Mobile devices like smartphones and tablets that are used to access work email, calendar, contacts, and documents play a big part in making sure that employees get their work done anytime, from anywhere. So it’s critical that you help protect your organization’s information when people use devices. You can use a Mobile Device Management (MDM) solution to help meet this requirement. An MDM solution delivers a service that allows an organisation to remotely control, monitor and enforce policies on employee mobile devices, and can even wipe mobile devices if they’re lost or stolen.

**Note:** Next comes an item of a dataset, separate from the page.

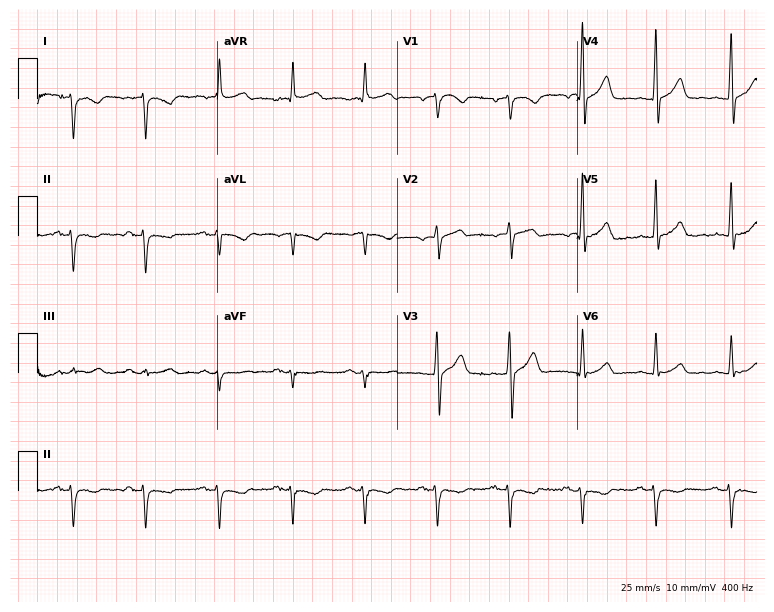
12-lead ECG from a man, 53 years old. No first-degree AV block, right bundle branch block, left bundle branch block, sinus bradycardia, atrial fibrillation or sinus tachycardia recorded for this tracing.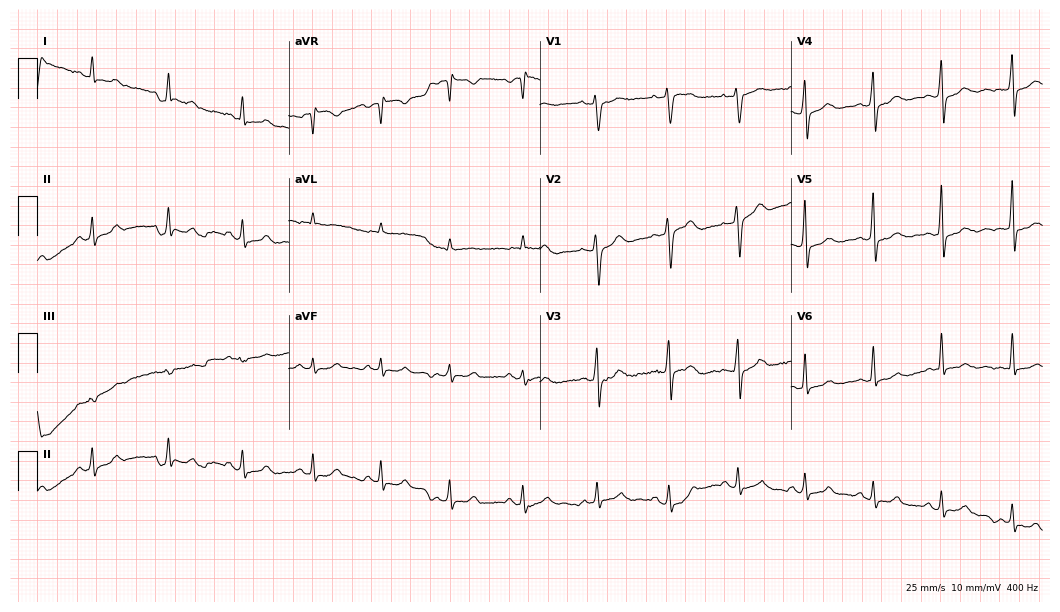
ECG — a male, 60 years old. Screened for six findings — first-degree AV block, right bundle branch block, left bundle branch block, sinus bradycardia, atrial fibrillation, sinus tachycardia — none is recorded. Findings outside these six are not listed.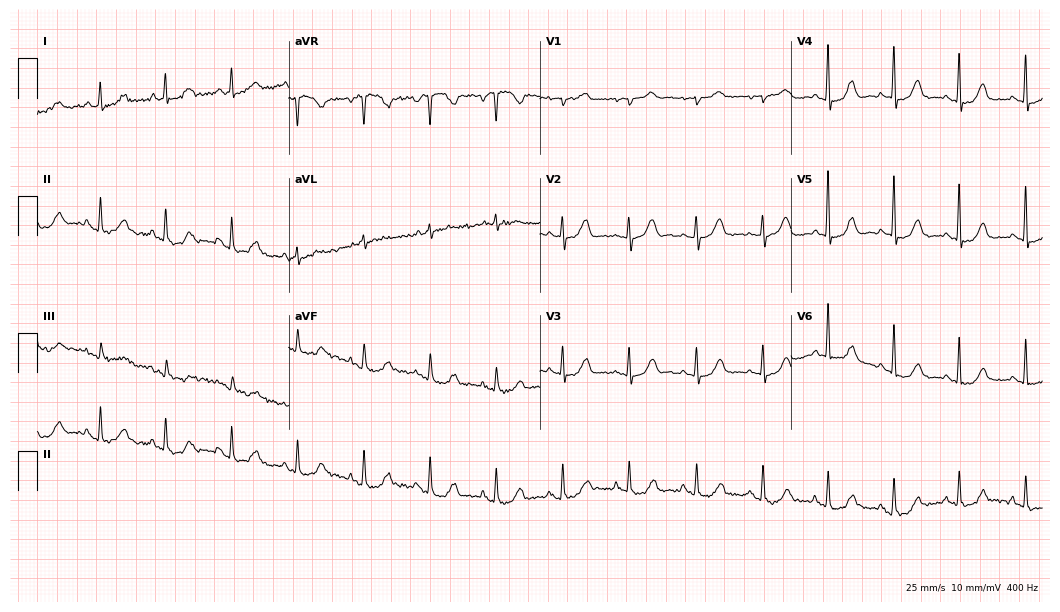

Do I really need an MDM solution?

When considering if you need to invest in an MDM solution for your organisation, some of the questions you might want to ask include:

  • Is the organisation supplying work phones for its staff, or is it following a Bring Your Own Device (BYOD) approach? If the organisation is supplying the phones then you can control how they are initially setup. So this means you might be able to take an approach of ensuring the phones are secured with a PIN, are encrypted and that the phone’s built-in ‘remote wipe’ facility is enabled. If you combine such an approach with an appropriate Smart Phone use policy, then that may be enough ‘management’ to ensure your organisations data is suitably protected.
    • Apple Find My App – How to find or erase lost Apple devices
    • Find My Device – Find, lock, or erase a lost Android device
    • Find My Mobile – Find, lock or erase Samsung Smart Phones
  • How many smart phones will be used in the organisation? If there are only 2 or 3 smart phones being used in your organisation then you may be able to ‘manage’ these manually, especially if they are supplied by the organisation. Such an approach might even work in a BYOD situation if the staff members concerned are happy to give someone access to their phones to turn on the required security features. Once again you will need to combine this with an appropriately worded Smart Phone use policy.
  • Can you ensure that your staff cannot access the organisation’s services or data if they have not been authorised to do so? Do you have services or data that can be accessed by staff members remotely using standard smart phone apps, for example a web based e-mail system? If so, then putting in place an MDM solution that can prevent such access without a smart phone first being enrolled and managed is important. While you may have a Smart Phone use policy that prohibits such access, how do you guarantee that no users are breaking that policy and accessing work e-mails with an app on their personal, unmanaged smart phone? This question shows that you should not just be considering mobile device management in isolation, but in conjunction with how your data is stored and accessed in general. If your e-mail is web based and can be accessed from anywhere, what security do you have in place to ensure only authorised users can gain access. Can you find a solution that offers both better protection for data being accessed remotely, and for the use of smart phones within your organisation?

Maybe the ultimate question to ask yourself is ‘Where would the organisation stand if a user reported that they had lost their mobile phone and that they had been using it for work?’ And would you then be wishing you had put an MDM solution in place?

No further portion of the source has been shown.